Based on the scout's report, the gardener writes a cleaning plan (a strategy).

Plan A: "Remove all plastic wrappers."
Plan B: "Tear out the ads but keep the flowers."

3. The Trial (The Experiment)

The gardener tries this plan on a small batch of weeds. They don't plant the whole garden yet; they just test it on a few plants to see if it works.

4. The Judgment (The Score)

A judge looks at the cleaned plants.

Did it work? Yes, the plastic is gone.
Did we lose anything good? No, the flowers are still there.
Score: 9/10.
New Discovery: The judge notices, "Oh, we also need to fix the torn pages on the math books." This new fact is added to the Experience Pool (the gardener's memory).

5. Evolution (The Improvement)

This is the magic part. The gardener doesn't stop. They take the best plan from the last round, tweak it based on the judge's feedback, and try again.
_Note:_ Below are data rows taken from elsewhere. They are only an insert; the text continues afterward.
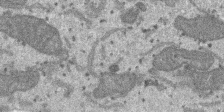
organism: Human
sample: Lung epithelial cells infected with SARS-CoV-2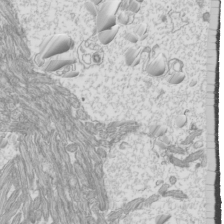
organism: Mouse
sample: Cilia; mouse epididymis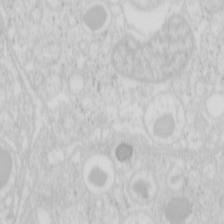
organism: Mouse
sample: Pancreas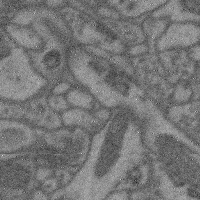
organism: Mouse
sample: Cerebral cortex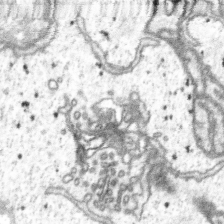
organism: Human
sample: HeLa cells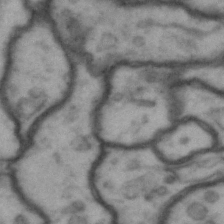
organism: Drosophila
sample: Brain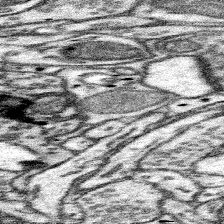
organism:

Generation 1: "Remove ads." (Score: 6/10)
Generation 10: "Remove ads and fix torn pages." (Score: 8/10)
Generation 30: "Remove ads, fix torn pages, and specifically protect medical drug names." (Score: 9.5/10)

Over 30 rounds, the strategy evolves. It gets smarter, more specific, and better at its job without a human ever telling it exactly what to do. The "bad" strategies die out, and the "good" ones survive and reproduce.

The Result: Darwin-CC

After running this evolutionary process for 8 different types of data (Math, Medicine, Coding, etc.), the team created Darwin-CC.

It's not a rewrite: Unlike other methods that try to rewrite everything into a perfect "textbook style" (which can lose the original flavor), DataEvolve's strategies focus on cleaning. It's like taking a dirty, muddy shirt and washing it until it's clean, rather than melting the shirt down to make a new one.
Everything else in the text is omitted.